Prove that there are infinitely many composite numbers of the form $10^n + 3$, $n=1,2,3...$

Question

I'm doing some exam practice questions and I am totally stuck on this one, been racking my brain for days without much progress. I would truly appreciate some help.

I tried so many different routes. But my tutor gave this following hint, but I am struggling to proceed with it, or really how it would even lead to a solution:

Start with the simplest example such that $10^n+3$ is composite with $n$ divisible by a small prime factor. I see that:

$10^4\equiv -3 (mod \space 7)$ (2 being the small prime factor obviously) or

$10^9\equiv -3 (mod \space 23)$ (with 3 as a small prime factor)

Then he said, prove that for all $n$ > some number, that it is divisible by this small prime factor.

So using the case for $n=9$, letting $n = 3k$ for some integer $k$, I re-write this as:

$(10^{3})^k\equiv -3 (mod \space 23)$

I know $10^3\equiv -3 (mod 17)$, but I am not sure how to proceed?

I'm usually pretty good with at least going in a reasonable direction with a hint, but I am truly stuck here.

Sincere thanks in advance.

Answer 1

Although numbers of the form $10^n + 3$ (for $n=1,2,3,\ldots$) are never divisible by $2,3,5$, they are divisible by some prime $p$, possibly with the number $10^n + 3$ itself being that prime (e.g. $103$ is a prime).

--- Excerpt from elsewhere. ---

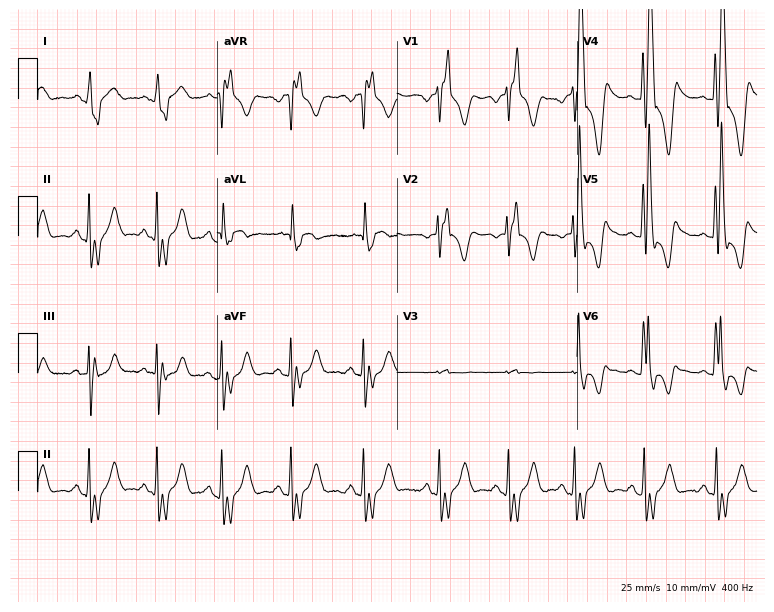
12-lead ECG from a 20-year-old woman (7.3-second recording at 400 Hz). Shows right bundle branch block (RBBB).

Now Fermat's Little Theorem can be applied to deduce infinitely many composite numbers of the same form. That is, if $p$ divides $10^n + 3$, then $p$ is relatively prime to $10$ and:

$$ 10^{p-1} \equiv 1 \mod \; p $$

From this it follows that for every $k=1,2,3,\ldots$, we have $p$ divides $10^{n + k(p-1)} + 3$. Since $p \le 10^n + 3 \lt 10^{n + k(p-1)} + 3$, it follows that these latter numbers of the required form are composite.

Example: Since $7 | 10^4 + 3$, the numbers $10^{4+6k} + 3$ are composite.